The full listing, returned exactly and free of pictures, is the expected answer.

## Collected material
******************************

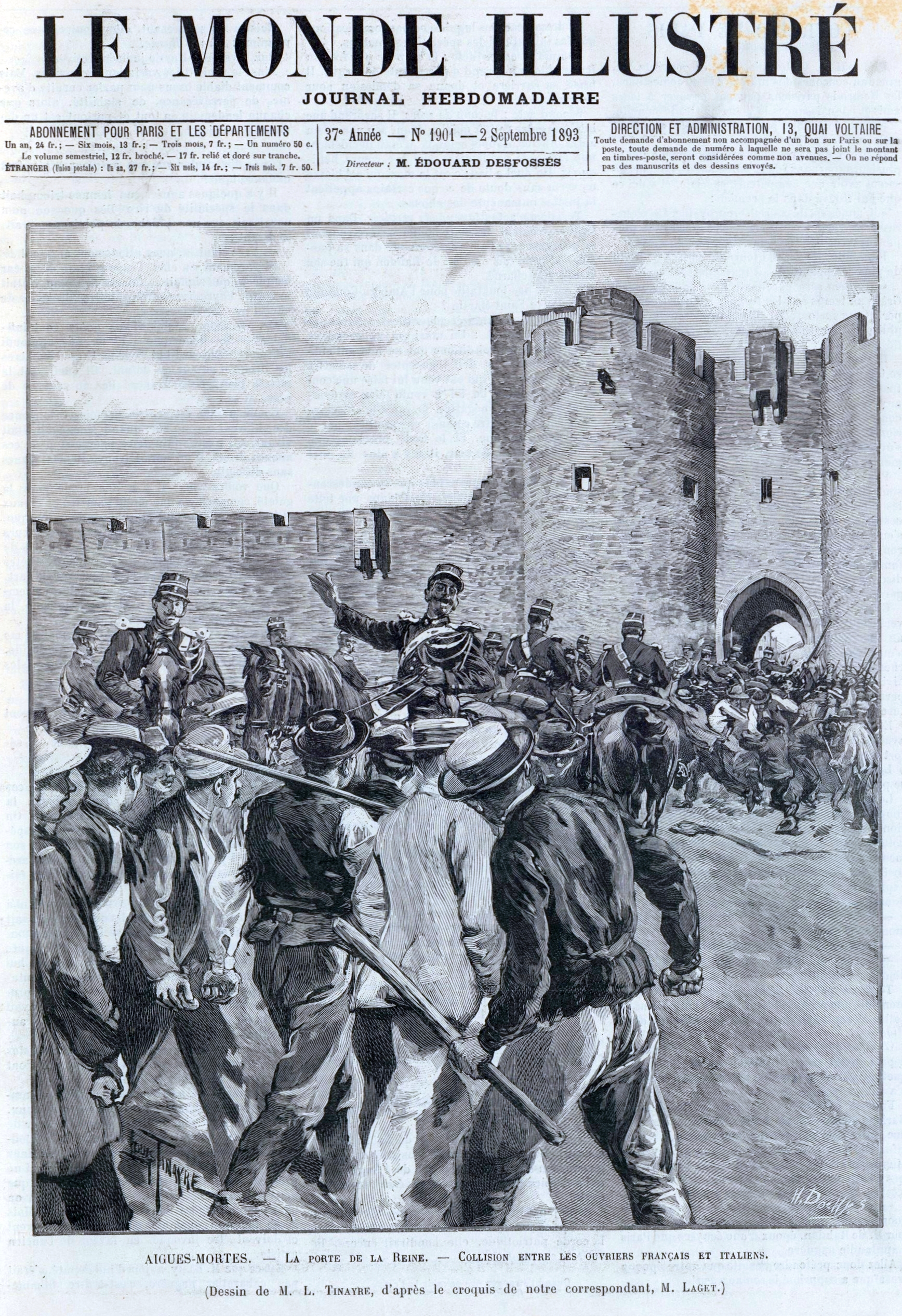 Arrivée de la troupe à Aigues-Mortes, Gravure publiée dans Le Monde illustré / "Aigues-Mortes. La porte de la reine : collision entre les ouvriers français et italiens". Dessin de M. L. TINAYRE, d'après le croquis de notre correspondant, M. LAGET.
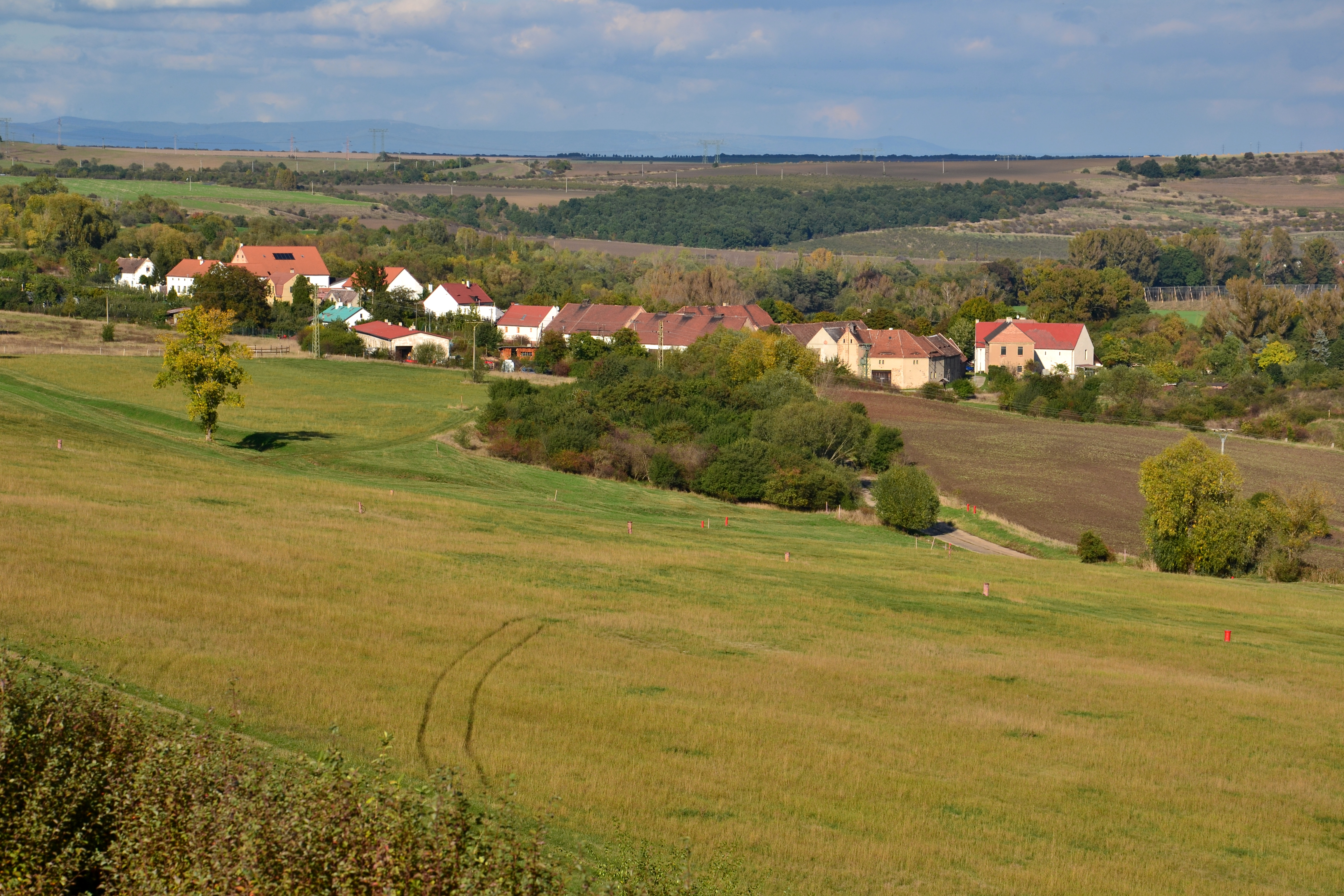 Nechranice – celkový pohled z přehradní hráze
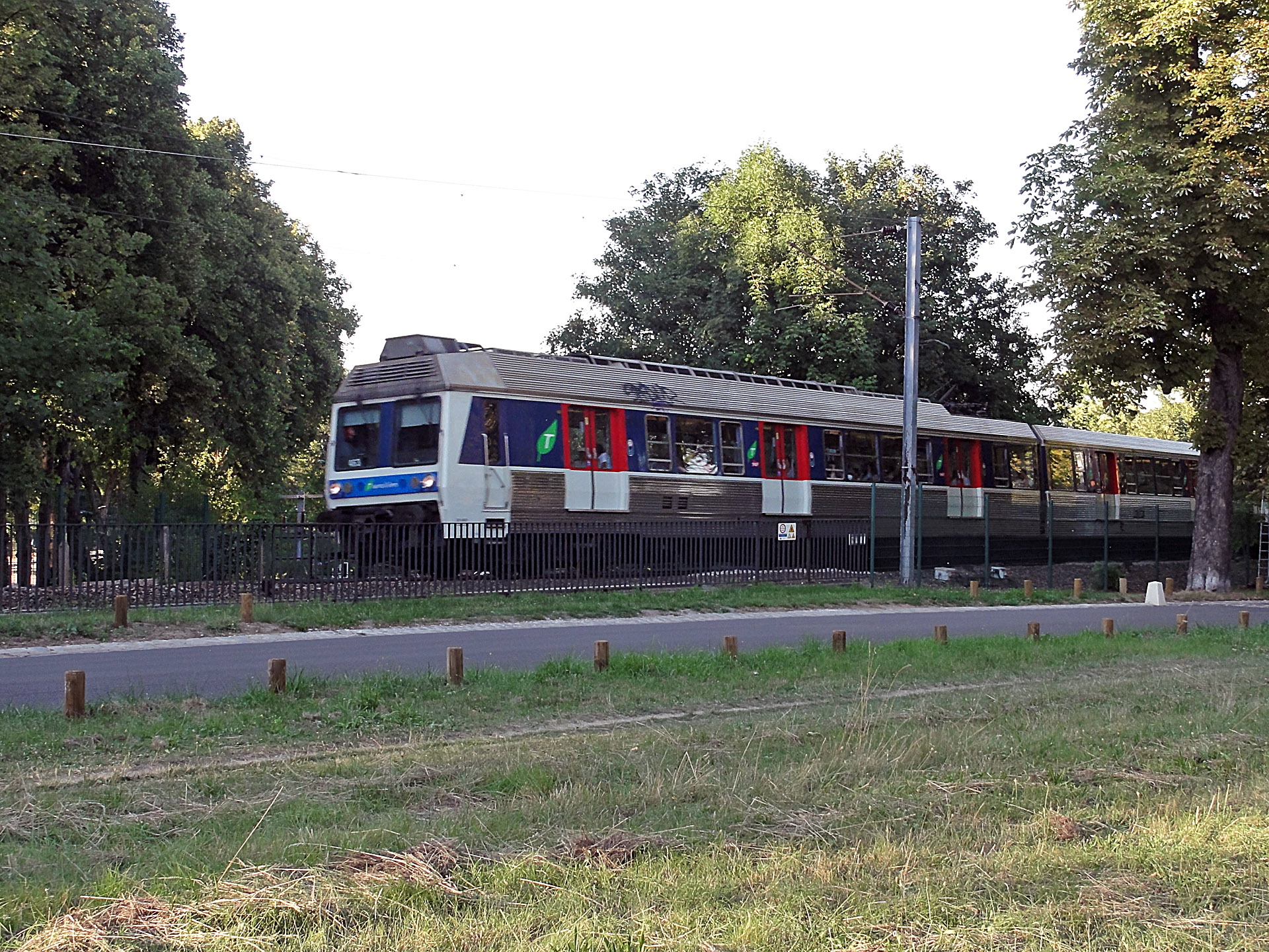 Un élément Z 6400 traverse le parc de Saint-Cloud (Hauts-de-Seine), sur la voie 1 de la ligne de Saint-Cloud à Saint-Nom-la-Bretêche.

******************************

## Result of this exercise
 Arrivée de la troupe à Aigues-Mortes, Gravure publiée dans Le Monde illustré / "Aigues-Mortes. La porte de la reine : collision entre les ouvriers français et italiens". Dessin de M. L. TINAYRE, d'après le croquis de notre correspondant, M. LAGET.
 Nechranice – celkový pohled z přehradní hráze
 Un élément Z 6400 traverse le parc de Saint-Cloud (Hauts-de-Seine), sur la voie 1 de la ligne de Saint-Cloud à Saint-Nom-la-Bretêche.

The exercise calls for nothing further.